Сначала, по возрасту, мне отказали, но потом, когда я объяснила причину — во имя Мужчины! — они даже прослезились.

На стареньком, помню, пикапе „Пежо“, с раздвижными сиденьями и шторками на окнах мы — во имя Мужчины! — всю нашу Московскую область проехали — вдоль, поперек!..

Улыбается.

Боже, мой!..

Мой уже не вставал с кровати!

Сил у него не было никаких!

Я его с ложки кормила, носила за ним, обстирывала.

Он порнокнижки любил — доставала.

Просил почитать — я читала.

Под музыку, при свечах…

Все делала, Господи.

Кажется, даже и больше.

Чего не могла — это правда — смотреть эротические фильмы по ночному телевизионному каналу: так некрасиво, когда у других…

Вдруг, словно вспомнив о чем-то, всхлипнула.

Не могу передать, сколько мне доставалось: работа на фирме, пикап, плюс смертельно больной человек — сама не понимаю, как я выдерживала!..

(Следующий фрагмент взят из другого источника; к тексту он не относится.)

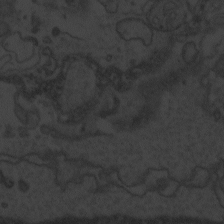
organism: Zebrafish
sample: Macrophage infected with Toxoplasma gondii
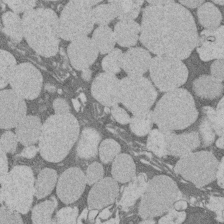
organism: Rat
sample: Salivary granule
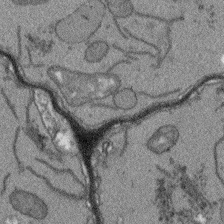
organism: Arabidopsis thaliana
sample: Root tip
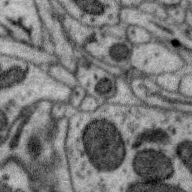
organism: Zebra finch
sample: Brain
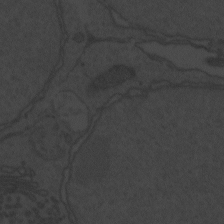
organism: Zebrafish
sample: Macrophage infected with Toxoplasma gondii
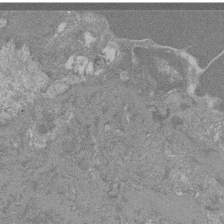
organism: Mouse
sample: Glomerulus
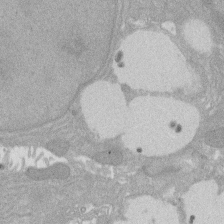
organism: Rat
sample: Salivary granule
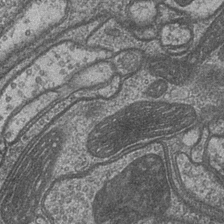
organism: Drosophila
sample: Optic medulla
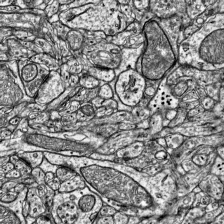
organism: Mouse
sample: Visual Cortex
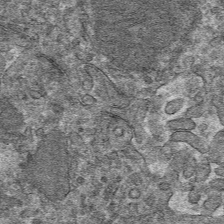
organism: Mouse
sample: Mouse hepatocytes
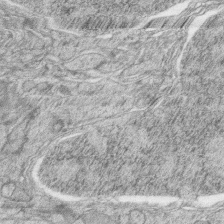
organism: Zebrafish
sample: synaptic ribbons in rod cells and cone cells
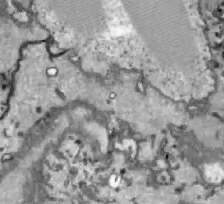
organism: Zebrafish
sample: Actinotrichia fibers
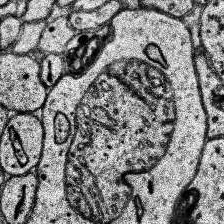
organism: Human
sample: Temporal Lobe
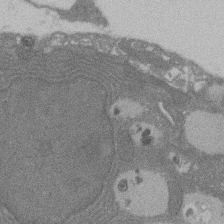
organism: Rat
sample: Salivary granule
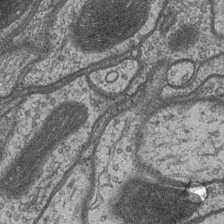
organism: Drosophila
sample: Optic medulla
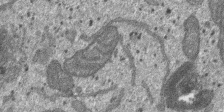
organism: Human
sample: Lung epithelial cells infected with SARS-CoV-2
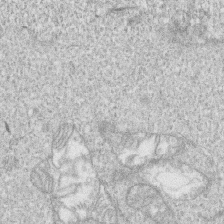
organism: Human
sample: HeLa cell HIV synapse
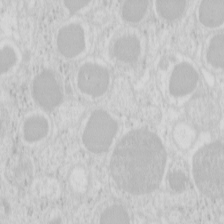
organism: Mouse
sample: Pancreas
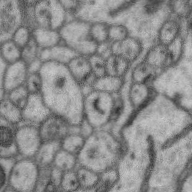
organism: Zebra finch
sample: Brain
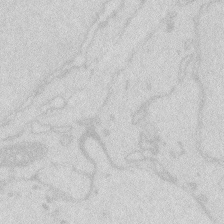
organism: Zebrafish
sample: Macrophage
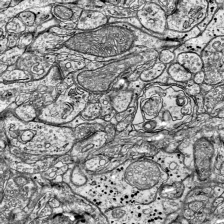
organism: Mouse
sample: Visual Cortex
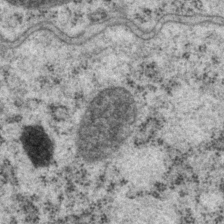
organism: P. pacificus
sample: Pharynx
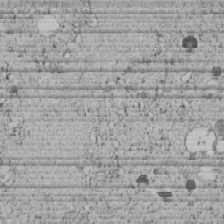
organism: C. elegans
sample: C. elegans embryo early stage
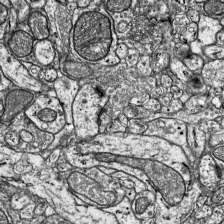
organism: Mouse
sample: Visual Cortex
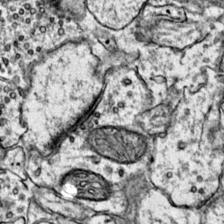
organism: Mouse
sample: Primary visual cortex
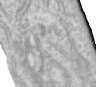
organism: Human
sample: Centriole in RPE cells
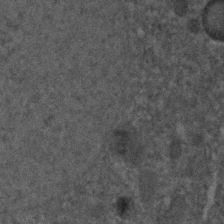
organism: C. elegans
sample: C. elegans embryo
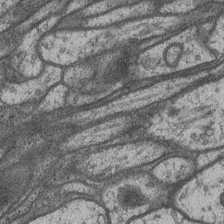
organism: Drosophila
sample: Optic medulla
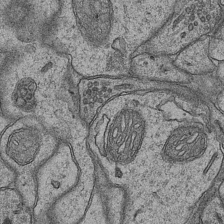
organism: Mouse
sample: CA1 Hippocampus
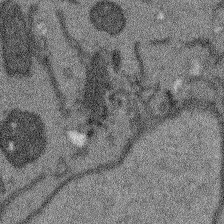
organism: Arabidopsis thaliana
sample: Root tip
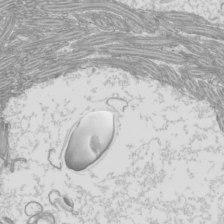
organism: Mouse
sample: Cilia; mouse epididymis
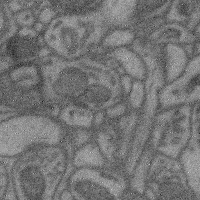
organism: Mouse
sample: Cerebral cortex
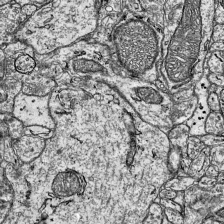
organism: Mouse
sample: Visual Cortex
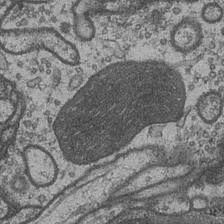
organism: Drosophila
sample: Optic medulla
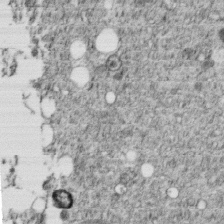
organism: C. elegans
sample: C. elegans embryo early stage
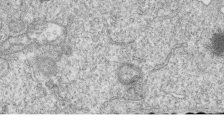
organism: Human
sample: HeLa cell HIV synapse
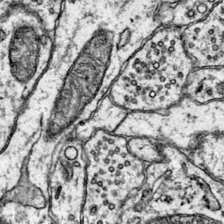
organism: Mouse
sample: Primary visual cortex
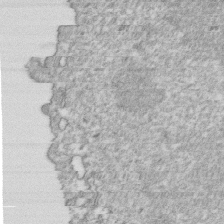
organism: Mouse
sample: Activated OT-1 CD8+ T cells
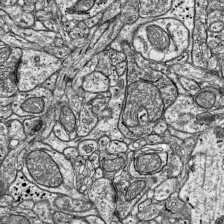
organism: Mouse
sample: Visual Cortex
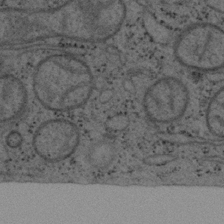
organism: Human
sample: HeLa cells
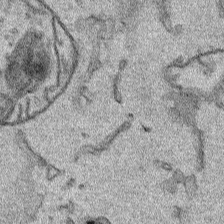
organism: Human
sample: Mitochondria in HCT116 cells
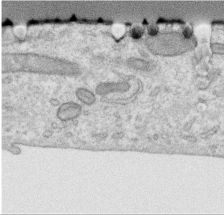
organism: Human
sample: Centriole in RPE cells
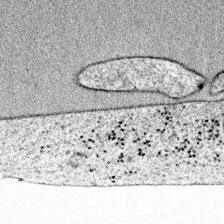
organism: Human
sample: HeLa cells
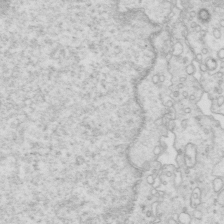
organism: Mouse
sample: Multiciliated cells
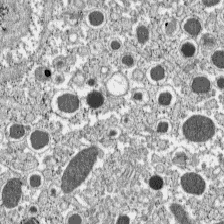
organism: C57BL Mouse
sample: Pancreatic islet
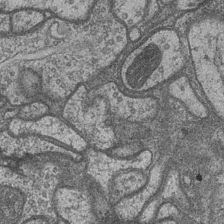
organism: Drosophila
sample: Optic medulla
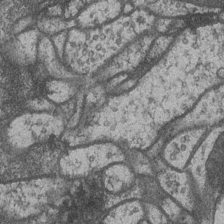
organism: Drosophila
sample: Optic medulla
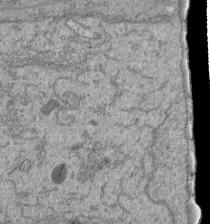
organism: Human
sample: Retinal organoid Rod and Cone cells
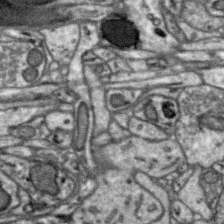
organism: Zebra finch
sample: Brain
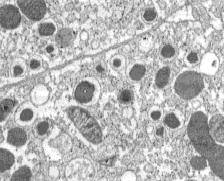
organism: C57BL Mouse
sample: Pancreatic islet
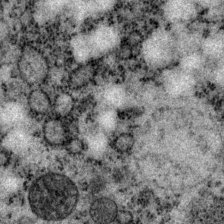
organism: P. pacificus
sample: Pharynx
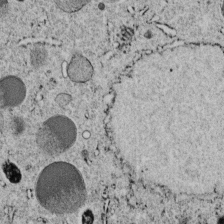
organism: C. elegans
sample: C. elegans embryo early stage
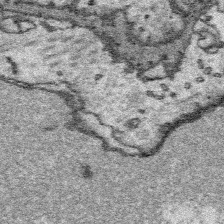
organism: Platynereis dumerilii
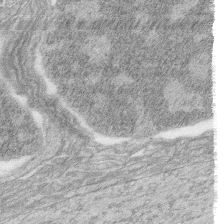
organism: Zebrafish
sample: synaptic ribbons in rod cells and cone cells
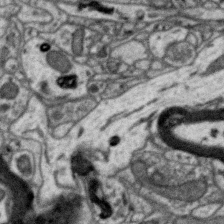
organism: Zebra finch
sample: Brain
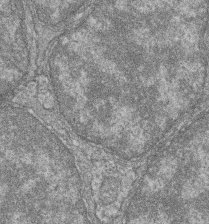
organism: Zebrafish
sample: Cilia; retinal pigment epithelium
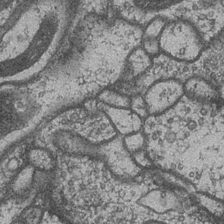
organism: Drosophila
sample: Optic medulla
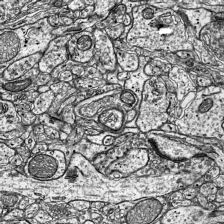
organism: Mouse
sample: Visual Cortex
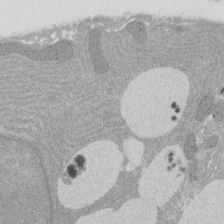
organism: Rat
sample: Salivary granule
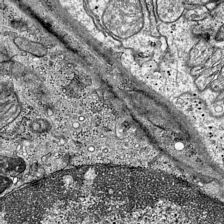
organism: Mouse
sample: Visual Cortex
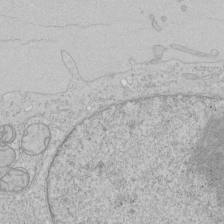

Иногда я все-таки думаю, я вспоминаю: у меня было три как бы мужа, и все, как слоны, были крепкие и большие, все как-то живы, со всеми тремя в переписке…

Не знаю, как мне объяснить: знаешь… мне никогда еще не было так хорошо, как тогда, когда он помирал…

Всхлипывает.

Как объяснить…

Я была ему нужна…

Я была так нужна…

Я была нужна…

Плачет.

Ну, вот…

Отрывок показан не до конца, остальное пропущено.